Faith blushed, overwhelmed; her right hand wandered to her mouth. Mr. Kenny was visibly wondering whether to steer Charity into another social ordeal. Charity leaned against the brown girl, observing Artemis to the exclusion of all else on earth, particularly Benjamin Cory. Faith turned to Ben, astoundingly, swaying so near that her face under the ribboned calash must tilt up to look at him. She clutched the bonnet, though it was well tied. “Pray allow me to tack into the lee of you, Mr. Cory, to shelter my silly bonnet—your shoulders are broad enough.”
Later in white nights Ben thought: She said that, and to me.…
Later also Ben found it hard to recall anything else said by Faith or himself—small talk, surely—in those moments of nearness while Artemis, clear of the harbor shipping, moved down on them tranquilly, a great wind-begotten dream realizing herself in the here-and-now.
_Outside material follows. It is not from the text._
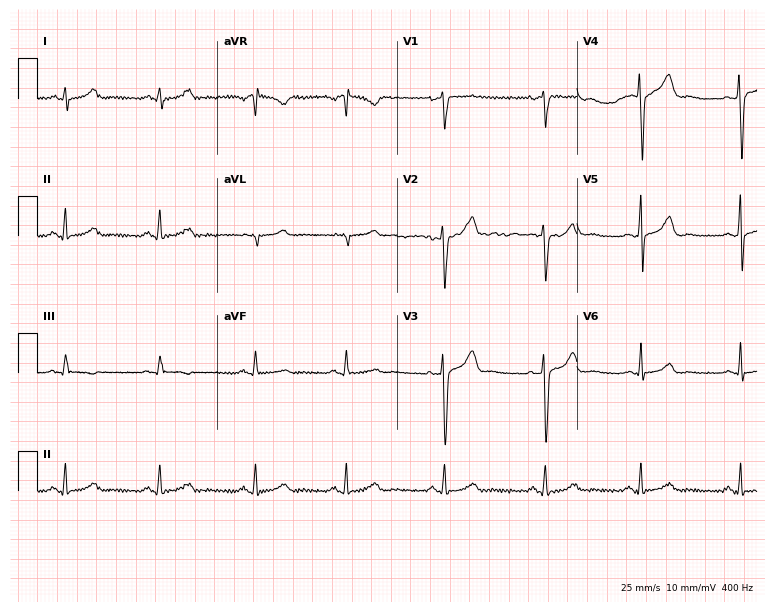
ECG — a man, 45 years old. Labelled as a normal ECG.
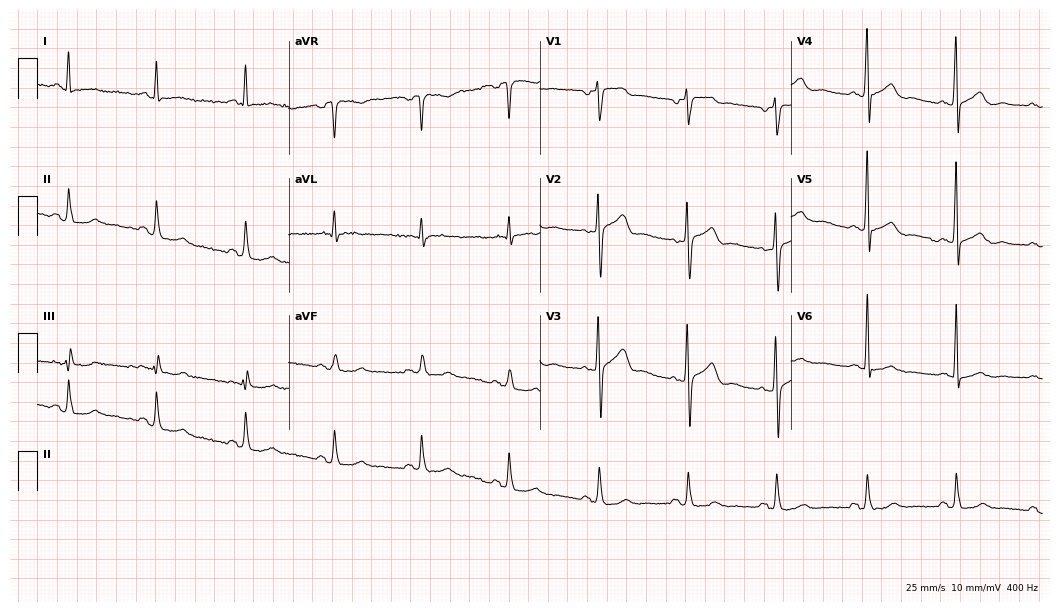
Electrocardiogram (10.2-second recording at 400 Hz), a 58-year-old male. Overall reading on record: normal ECG.

A round bulky man held a rope at the bow of Artemis. Below him a face cruelly pure and calm, carved from apple-wood a year ago by an old artist of Dorchester who was nearly blind, stared into a world of many homelands. In the momentary enclosing silence, Ben saw a flash of startled recognition between that stout man in the bow and Daniel Shawn; since both looked away immediately, Ben dismissed it as a vagary of his own imagination, or none of his business. The stout man was unknown to Ben, perhaps one of the replacements signed on at Kingston; a greasy, unrevealing face. Ben heard a flurry of shouts from men aboard and men on the dock who knew each other. He also found a face he knew, and waved—the mate, yellow-haired Jan Dyckman, who had visited at Roxbury, brick-solid and big, a shy and gentle soul ashore, moving with a warm confidence in all the ways of his Lutheran God. But Jan did not see Ben’s wave or had no time for it, taut at the starboard rail and watching simultaneously every inch of remaining canvas, every ripple between Artemis and the wharf.